◆ Problem: Print the data that follows exactly, leaving nothing out.

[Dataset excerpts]
══════════
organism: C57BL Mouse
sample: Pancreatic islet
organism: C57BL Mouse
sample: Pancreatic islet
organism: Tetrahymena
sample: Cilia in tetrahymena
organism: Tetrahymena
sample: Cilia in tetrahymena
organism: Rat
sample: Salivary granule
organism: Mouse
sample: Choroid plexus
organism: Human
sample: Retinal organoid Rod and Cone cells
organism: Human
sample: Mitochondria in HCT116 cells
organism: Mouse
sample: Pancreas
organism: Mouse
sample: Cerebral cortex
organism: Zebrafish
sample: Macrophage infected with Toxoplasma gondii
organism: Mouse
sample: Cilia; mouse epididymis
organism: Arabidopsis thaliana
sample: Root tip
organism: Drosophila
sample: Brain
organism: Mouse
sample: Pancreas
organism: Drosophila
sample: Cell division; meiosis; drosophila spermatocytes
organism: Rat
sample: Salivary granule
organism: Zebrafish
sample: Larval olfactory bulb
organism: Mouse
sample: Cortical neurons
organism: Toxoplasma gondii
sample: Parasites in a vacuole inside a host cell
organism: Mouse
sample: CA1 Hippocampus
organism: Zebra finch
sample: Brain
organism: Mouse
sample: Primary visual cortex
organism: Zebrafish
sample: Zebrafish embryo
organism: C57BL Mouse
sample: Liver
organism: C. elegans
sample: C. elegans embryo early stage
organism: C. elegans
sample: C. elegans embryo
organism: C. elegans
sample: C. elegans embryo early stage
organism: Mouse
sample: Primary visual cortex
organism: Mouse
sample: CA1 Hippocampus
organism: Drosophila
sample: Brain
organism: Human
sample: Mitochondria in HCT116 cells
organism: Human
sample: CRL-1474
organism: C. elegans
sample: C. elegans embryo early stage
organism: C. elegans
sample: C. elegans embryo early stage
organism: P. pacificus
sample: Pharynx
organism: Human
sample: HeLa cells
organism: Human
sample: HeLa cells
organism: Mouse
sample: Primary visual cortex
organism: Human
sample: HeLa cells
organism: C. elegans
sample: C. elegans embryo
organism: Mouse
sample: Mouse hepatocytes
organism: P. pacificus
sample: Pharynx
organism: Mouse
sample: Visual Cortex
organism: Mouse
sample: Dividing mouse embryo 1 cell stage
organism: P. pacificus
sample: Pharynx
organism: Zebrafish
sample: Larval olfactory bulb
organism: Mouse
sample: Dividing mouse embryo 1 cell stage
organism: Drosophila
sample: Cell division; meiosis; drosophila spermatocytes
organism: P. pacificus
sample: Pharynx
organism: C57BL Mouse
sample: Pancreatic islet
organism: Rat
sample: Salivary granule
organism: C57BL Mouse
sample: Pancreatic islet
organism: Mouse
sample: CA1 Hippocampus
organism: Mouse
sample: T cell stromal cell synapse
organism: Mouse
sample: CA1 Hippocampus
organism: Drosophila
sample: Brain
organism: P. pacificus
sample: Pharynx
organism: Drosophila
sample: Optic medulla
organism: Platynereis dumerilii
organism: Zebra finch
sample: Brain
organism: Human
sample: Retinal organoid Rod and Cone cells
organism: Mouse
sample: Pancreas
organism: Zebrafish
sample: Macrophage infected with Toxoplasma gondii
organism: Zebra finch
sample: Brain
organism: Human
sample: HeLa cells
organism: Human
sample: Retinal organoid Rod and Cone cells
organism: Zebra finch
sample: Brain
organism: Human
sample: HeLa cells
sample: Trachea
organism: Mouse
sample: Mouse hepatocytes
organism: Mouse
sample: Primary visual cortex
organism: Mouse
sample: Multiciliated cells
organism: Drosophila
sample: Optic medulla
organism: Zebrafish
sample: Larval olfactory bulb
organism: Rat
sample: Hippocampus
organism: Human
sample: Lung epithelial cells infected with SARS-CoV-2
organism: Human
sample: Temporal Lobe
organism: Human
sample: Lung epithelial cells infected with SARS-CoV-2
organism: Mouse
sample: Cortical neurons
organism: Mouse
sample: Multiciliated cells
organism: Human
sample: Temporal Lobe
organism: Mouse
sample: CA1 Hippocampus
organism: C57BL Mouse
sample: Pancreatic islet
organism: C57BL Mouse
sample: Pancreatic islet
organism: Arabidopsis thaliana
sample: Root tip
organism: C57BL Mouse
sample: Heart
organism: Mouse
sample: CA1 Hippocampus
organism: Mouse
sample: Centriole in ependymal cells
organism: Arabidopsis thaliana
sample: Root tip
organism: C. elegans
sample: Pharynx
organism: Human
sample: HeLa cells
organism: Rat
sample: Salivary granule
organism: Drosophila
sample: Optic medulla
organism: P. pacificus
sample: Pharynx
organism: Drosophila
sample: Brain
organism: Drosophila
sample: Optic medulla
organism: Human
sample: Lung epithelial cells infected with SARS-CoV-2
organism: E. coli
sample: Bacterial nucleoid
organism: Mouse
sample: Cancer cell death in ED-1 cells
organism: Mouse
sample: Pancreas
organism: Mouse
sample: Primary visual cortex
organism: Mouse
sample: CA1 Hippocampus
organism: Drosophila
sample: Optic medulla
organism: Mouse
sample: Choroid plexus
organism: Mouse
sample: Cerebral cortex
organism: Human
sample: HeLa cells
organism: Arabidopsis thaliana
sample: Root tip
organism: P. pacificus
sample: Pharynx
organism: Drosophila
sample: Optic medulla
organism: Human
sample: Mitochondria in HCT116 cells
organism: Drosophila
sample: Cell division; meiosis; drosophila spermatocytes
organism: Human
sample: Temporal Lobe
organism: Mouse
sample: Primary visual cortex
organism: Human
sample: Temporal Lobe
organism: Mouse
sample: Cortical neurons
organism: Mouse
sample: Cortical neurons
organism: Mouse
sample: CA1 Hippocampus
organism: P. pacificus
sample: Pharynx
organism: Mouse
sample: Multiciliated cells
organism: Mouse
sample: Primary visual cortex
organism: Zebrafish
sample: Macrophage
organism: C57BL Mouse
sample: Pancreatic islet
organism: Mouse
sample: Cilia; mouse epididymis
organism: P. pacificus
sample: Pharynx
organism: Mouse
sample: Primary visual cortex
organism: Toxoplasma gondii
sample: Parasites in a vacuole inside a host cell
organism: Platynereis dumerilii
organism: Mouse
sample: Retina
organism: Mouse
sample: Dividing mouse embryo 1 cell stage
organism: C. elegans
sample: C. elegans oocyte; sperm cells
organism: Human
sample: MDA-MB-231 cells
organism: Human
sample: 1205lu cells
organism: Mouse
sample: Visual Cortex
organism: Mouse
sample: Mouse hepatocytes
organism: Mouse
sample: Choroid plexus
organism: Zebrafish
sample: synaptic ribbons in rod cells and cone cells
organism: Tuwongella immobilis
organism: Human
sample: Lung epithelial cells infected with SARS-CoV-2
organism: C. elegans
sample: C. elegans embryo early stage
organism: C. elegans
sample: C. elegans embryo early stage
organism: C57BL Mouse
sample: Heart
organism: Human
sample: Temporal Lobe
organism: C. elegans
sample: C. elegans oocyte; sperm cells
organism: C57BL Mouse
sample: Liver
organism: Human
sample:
══════════
◆ Answer for this exercise:
organism: C57BL Mouse
sample: Pancreatic islet
organism: C57BL Mouse
sample: Pancreatic islet
organism: Tetrahymena
sample: Cilia in tetrahymena
organism: Tetrahymena
sample: Cilia in tetrahymena
organism: Rat
sample: Salivary granule
organism: Mouse
sample: Choroid plexus
organism: Human
sample: Retinal organoid Rod and Cone cells
organism: Human
sample: Mitochondria in HCT116 cells
organism: Mouse
sample: Pancreas
organism: Mouse
sample: Cerebral cortex
organism: Zebrafish
sample: Macrophage infected with Toxoplasma gondii
organism: Mouse
sample: Cilia; mouse epididymis
organism: Arabidopsis thaliana
sample: Root tip
organism: Drosophila
sample: Brain
organism: Mouse
sample: Pancreas
organism: Drosophila
sample: Cell division; meiosis; drosophila spermatocytes
organism: Rat
sample: Salivary granule
organism: Zebrafish
sample: Larval olfactory bulb
organism: Mouse
sample: Cortical neurons
organism: Toxoplasma gondii
sample: Parasites in a vacuole inside a host cell
organism: Mouse
sample: CA1 Hippocampus
organism: Zebra finch
sample: Brain
organism: Mouse
sample: Primary visual cortex
organism: Zebrafish
sample: Zebrafish embryo
organism: C57BL Mouse
sample: Liver
organism: C. elegans
sample: C. elegans embryo early stage
organism: C. elegans
sample: C. elegans embryo
organism: C. elegans
sample: C. elegans embryo early stage
organism: Mouse
sample: Primary visual cortex
organism: Mouse
sample: CA1 Hippocampus
organism: Drosophila
sample: Brain
organism: Human
sample: Mitochondria in HCT116 cells
organism: Human
sample: CRL-1474
organism: C. elegans
sample: C. elegans embryo early stage
organism: C. elegans
sample: C. elegans embryo early stage
organism: P. pacificus
sample: Pharynx
organism: Human
sample: HeLa cells
organism: Human
sample: HeLa cells
organism: Mouse
sample: Primary visual cortex
organism: Human
sample: HeLa cells
organism: C. elegans
sample: C. elegans embryo
organism: Mouse
sample: Mouse hepatocytes
organism: P. pacificus
sample: Pharynx
organism: Mouse
sample: Visual Cortex
organism: Mouse
sample: Dividing mouse embryo 1 cell stage
organism: P. pacificus
sample: Pharynx
organism: Zebrafish
sample: Larval olfactory bulb
organism: Mouse
sample: Dividing mouse embryo 1 cell stage
organism: Drosophila
sample: Cell division; meiosis; drosophila spermatocytes
organism: P. pacificus
sample: Pharynx
organism: C57BL Mouse
sample: Pancreatic islet
organism: Rat
sample: Salivary granule
organism: C57BL Mouse
sample: Pancreatic islet
organism: Mouse
sample: CA1 Hippocampus
organism: Mouse
sample: T cell stromal cell synapse
organism: Mouse
sample: CA1 Hippocampus
organism: Drosophila
sample: Brain
organism: P. pacificus
sample: Pharynx
organism: Drosophila
sample: Optic medulla
organism: Platynereis dumerilii
organism: Zebra finch
sample: Brain
organism: Human
sample: Retinal organoid Rod and Cone cells
organism: Mouse
sample: Pancreas
organism: Zebrafish
sample: Macrophage infected with Toxoplasma gondii
organism: Zebra finch
sample: Brain
organism: Human
sample: HeLa cells
organism: Human
sample: Retinal organoid Rod and Cone cells
organism: Zebra finch
sample: Brain
organism: Human
sample: HeLa cells
sample: Trachea
organism: Mouse
sample: Mouse hepatocytes
organism: Mouse
sample: Primary visual cortex
organism: Mouse
sample: Multiciliated cells
organism: Drosophila
sample: Optic medulla
organism: Zebrafish
sample: Larval olfactory bulb
organism: Rat
sample: Hippocampus
organism: Human
sample: Lung epithelial cells infected with SARS-CoV-2
organism: Human
sample: Temporal Lobe
organism: Human
sample: Lung epithelial cells infected with SARS-CoV-2
organism: Mouse
sample: Cortical neurons
organism: Mouse
sample: Multiciliated cells
organism: Human
sample: Temporal Lobe
organism: Mouse
sample: CA1 Hippocampus
organism: C57BL Mouse
sample: Pancreatic islet
organism: C57BL Mouse
sample: Pancreatic islet
organism: Arabidopsis thaliana
sample: Root tip
organism: C57BL Mouse
sample: Heart
organism: Mouse
sample: CA1 Hippocampus
organism: Mouse
sample: Centriole in ependymal cells
organism: Arabidopsis thaliana
sample: Root tip
organism: C. elegans
sample: Pharynx
organism: Human
sample: HeLa cells
organism: Rat
sample: Salivary granule
organism: Drosophila
sample: Optic medulla
organism: P. pacificus
sample: Pharynx
organism: Drosophila
sample: Brain
organism: Drosophila
sample: Optic medulla
organism: Human
sample: Lung epithelial cells infected with SARS-CoV-2
organism: E. coli
sample: Bacterial nucleoid
organism: Mouse
sample: Cancer cell death in ED-1 cells
organism: Mouse
sample: Pancreas
organism: Mouse
sample: Primary visual cortex
organism: Mouse
sample: CA1 Hippocampus
organism: Drosophila
sample: Optic medulla
organism: Mouse
sample: Choroid plexus
organism: Mouse
sample: Cerebral cortex
organism: Human
sample: HeLa cells
organism: Arabidopsis thaliana
sample: Root tip
organism: P. pacificus
sample: Pharynx
organism: Drosophila
sample: Optic medulla
organism: Human
sample: Mitochondria in HCT116 cells
organism: Drosophila
sample: Cell division; meiosis; drosophila spermatocytes
organism: Human
sample: Temporal Lobe
organism: Mouse
sample: Primary visual cortex
organism: Human
sample: Temporal Lobe
organism: Mouse
sample: Cortical neurons
organism: Mouse
sample: Cortical neurons
organism: Mouse
sample: CA1 Hippocampus
organism: P. pacificus
sample: Pharynx
organism: Mouse
sample: Multiciliated cells
organism: Mouse
sample: Primary visual cortex
organism: Zebrafish
sample: Macrophage
organism: C57BL Mouse
sample: Pancreatic islet
organism: Mouse
sample: Cilia; mouse epididymis
organism: P. pacificus
sample: Pharynx
organism: Mouse
sample: Primary visual cortex
organism: Toxoplasma gondii
sample: Parasites in a vacuole inside a host cell
organism: Platynereis dumerilii
organism: Mouse
sample: Retina
organism: Mouse
sample: Dividing mouse embryo 1 cell stage
organism: C. elegans
sample: C. elegans oocyte; sperm cells
organism: Human
sample: MDA-MB-231 cells
organism: Human
sample: 1205lu cells
organism: Mouse
sample: Visual Cortex
organism: Mouse
sample: Mouse hepatocytes
organism: Mouse
sample: Choroid plexus
organism: Zebrafish
sample: synaptic ribbons in rod cells and cone cells
organism: Tuwongella immobilis
organism: Human
sample: Lung epithelial cells infected with SARS-CoV-2
organism: C. elegans
sample: C. elegans embryo early stage
organism: C. elegans
sample: C. elegans embryo early stage
organism: C57BL Mouse
sample: Heart
organism: Human
sample: Temporal Lobe
organism: C. elegans
sample: C. elegans oocyte; sperm cells
organism: C57BL Mouse
sample: Liver
organism: Human
sample:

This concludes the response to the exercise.